This is the Bubble Nebula, which is also know as the Caldwell C11, and NGC 7635. This Nebula is located in an emission Nebula in the constellation of Cassiopeia. The star is roughly 7100 light years away. The bubble shape is created by stellar winds from a very hot 8.7 magnitude young central star. The star is not the center of the Bubble because it is much denser at the top left. The glow comes from the ultraviolet radiation from the bright star that is near the top of the bubble. These winds are moving at about 2000 km per second. The Nebula is also located near a giant molecular cloud which gives it more of the outer shape, the bright star emits ultraviolet radiation which then reacts with the hydrogen atoms, ionizing them, and this creates the glow of this molecular cloud. This Nebula was discovered in 1787 by Friedrich Wilhelm Herschel.

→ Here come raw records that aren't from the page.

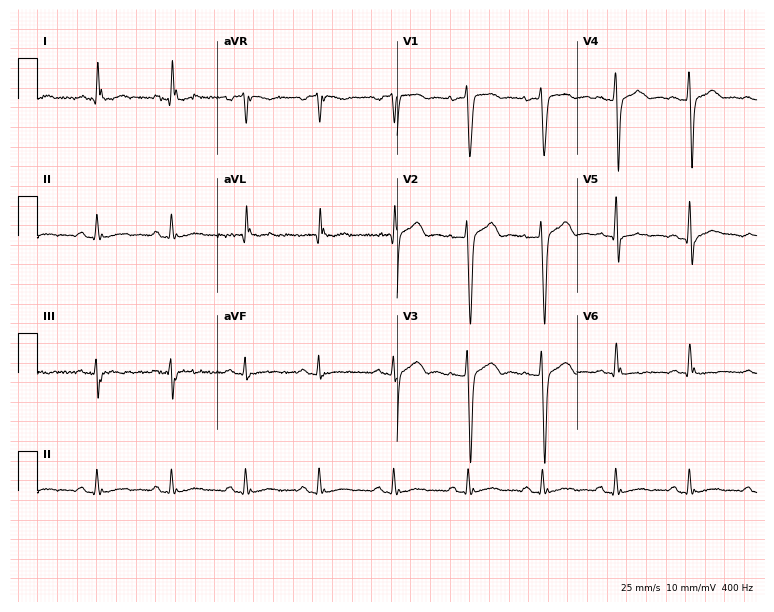
Resting 12-lead electrocardiogram (7.3-second recording at 400 Hz). Patient: a woman, 33 years old. None of these six findings is recorded: first-degree AV block, right bundle branch block, left bundle branch block, sinus bradycardia, atrial fibrillation, sinus tachycardia.
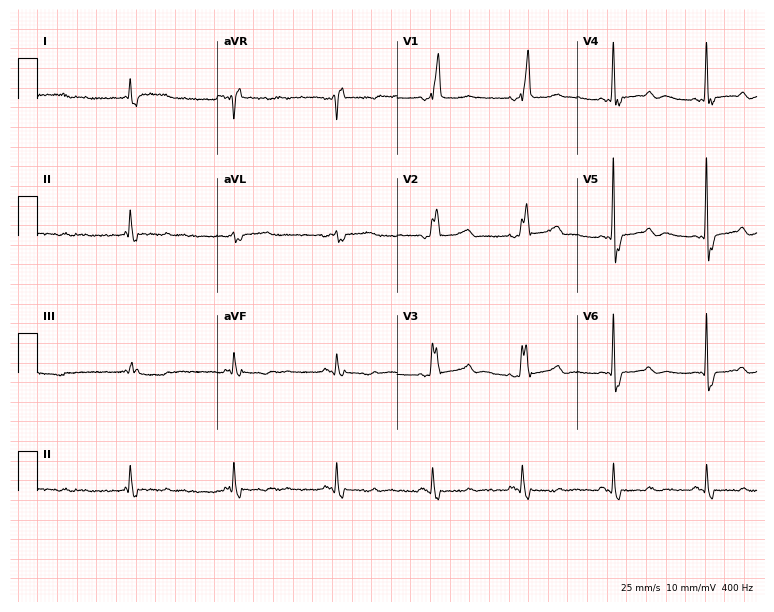
Resting 12-lead electrocardiogram (7.3-second recording at 400 Hz). Patient: a man, 81 years old. The tracing shows right bundle branch block.
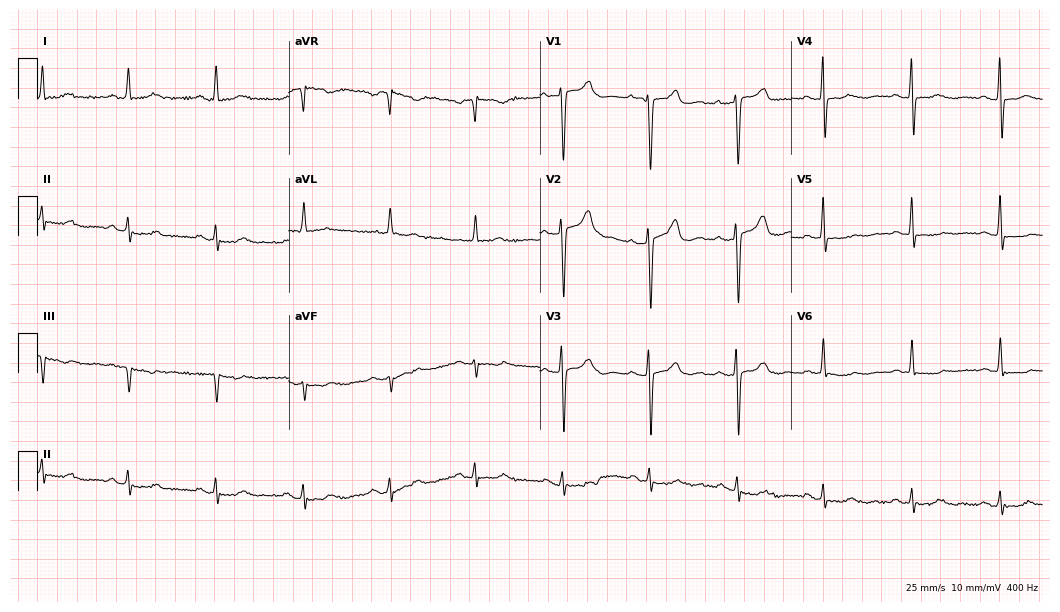
ECG (10.2-second recording at 400 Hz) — a woman, 57 years old. Screened for six findings — first-degree AV block, right bundle branch block (RBBB), left bundle branch block (LBBB), sinus bradycardia, atrial fibrillation (AF), sinus tachycardia — none is recorded. Findings outside these six are not listed.
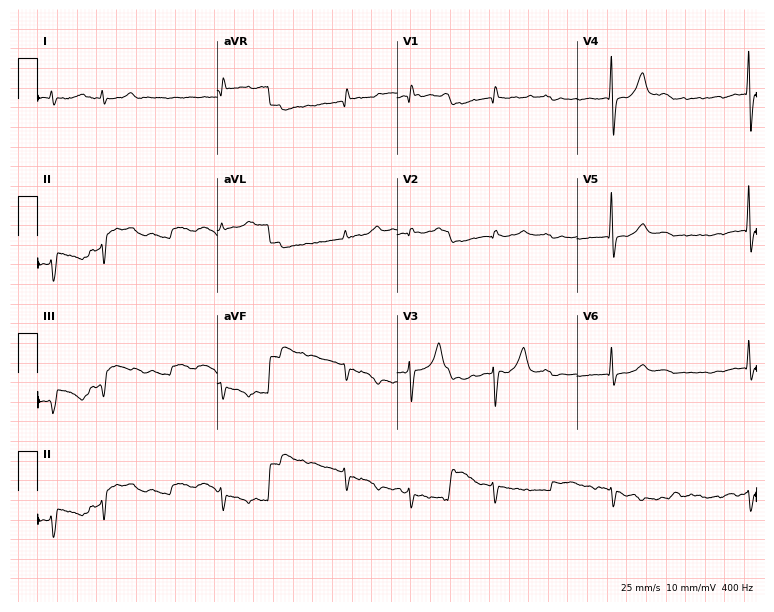
Standard 12-lead ECG recorded from a male, 83 years old (7.3-second recording at 400 Hz). The tracing shows atrial fibrillation (AF).
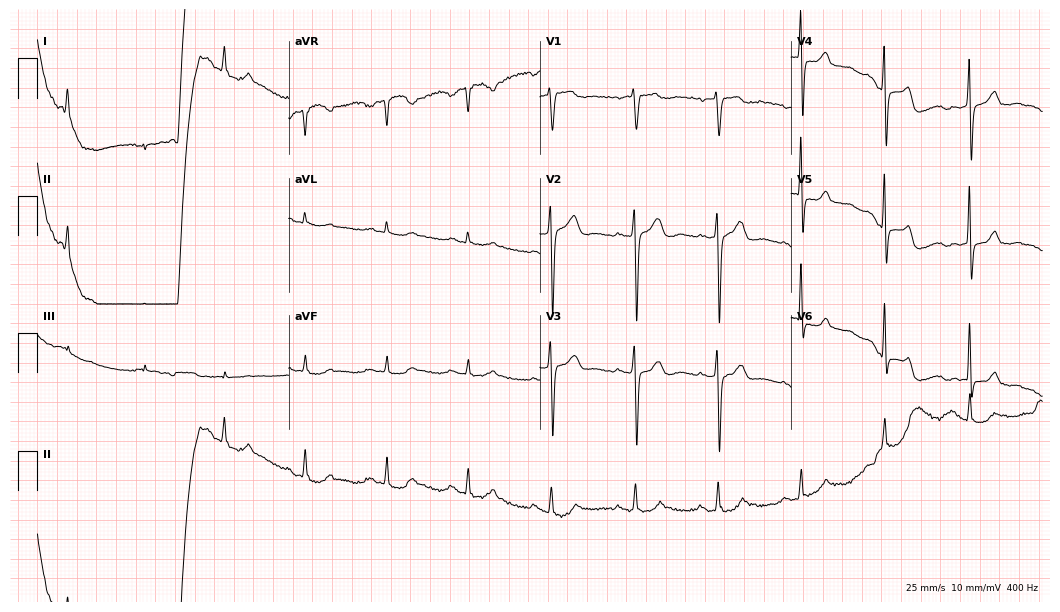
12-lead ECG from a male patient, 54 years old. No first-degree AV block, right bundle branch block (RBBB), left bundle branch block (LBBB), sinus bradycardia, atrial fibrillation (AF) or sinus tachycardia recorded for this tracing. Other findings, if any, are not listed.
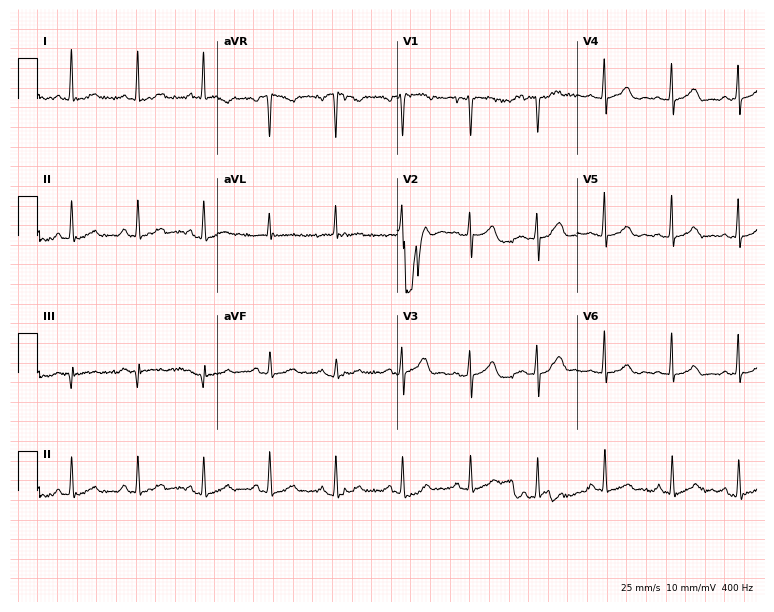
Resting 12-lead electrocardiogram (7.3-second recording at 400 Hz). Patient: a female, 46 years old. Read as a normal ECG.
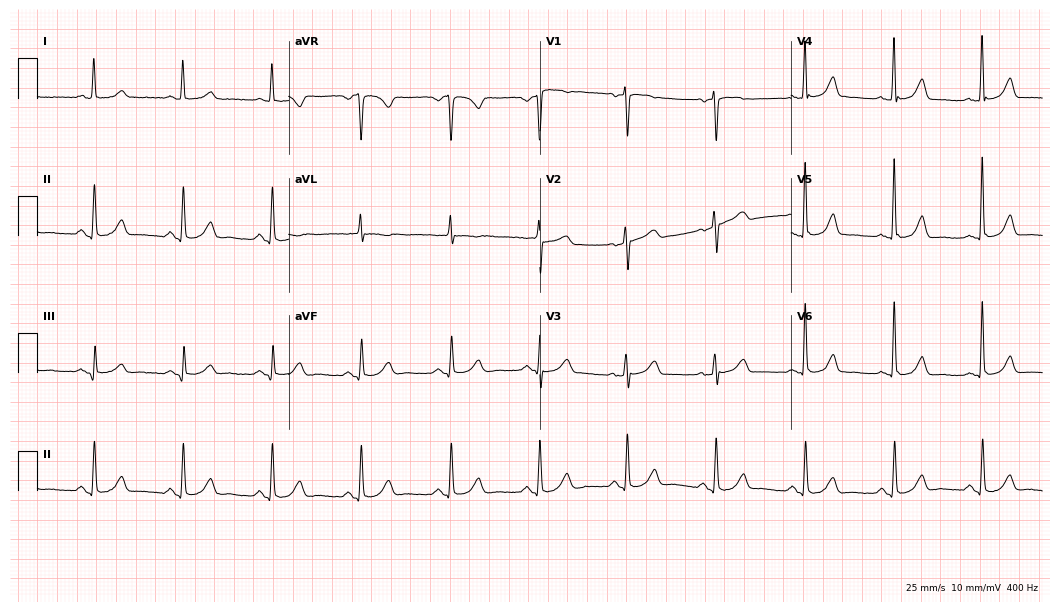
ECG (10.2-second recording at 400 Hz) — a female patient, 72 years old. Labelled as a normal ECG.
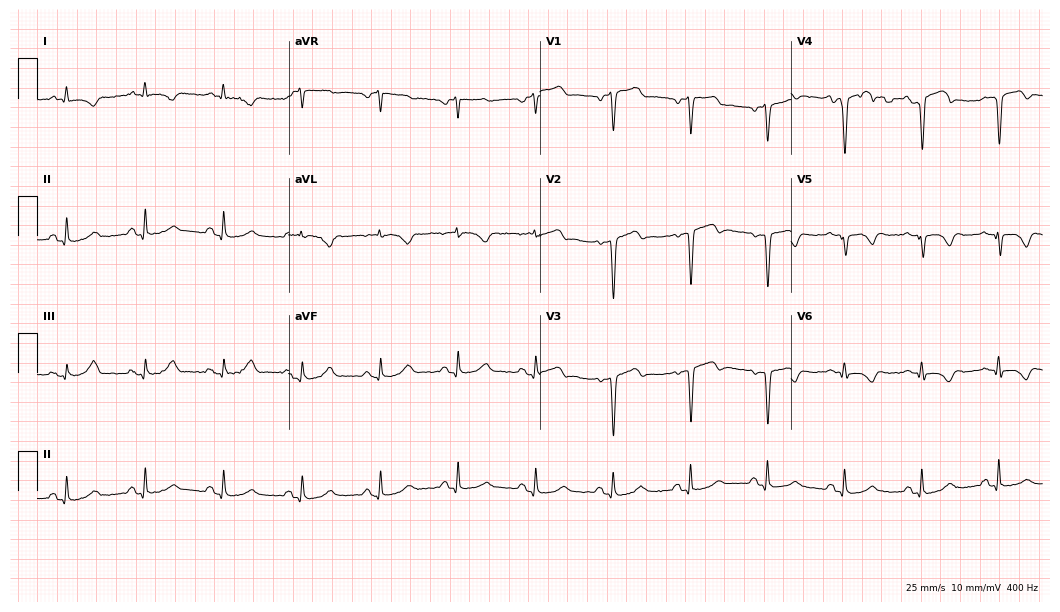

This Nebula is in the shape of a Bubble, that is where it gets its name from. You can see the main shape and then you can see other red hydrogen gas that are to the left and above the main object. You can see at the top of the bubble there is a very bright area this is created by a star that is in the center of that bright area. This is due to a very bright star as mentioned above. The illumination is so great that it makes this area appear to be very saturated because of the way that I choose to do the image, this allowed me to show the outer red clouds. The radiation from this star is sent out and then creates the red that you can see in the rest of the object because these particles take in the radiation and then come back together. The bluer circular object in the lower right is a star and because of the bright blue color you can tell that it is a very hot star. The distance to this object is estimated to be 7100 light years; we find a maximum angular size of 15 arc minutes, which corresponds to a linear size of 11 light years.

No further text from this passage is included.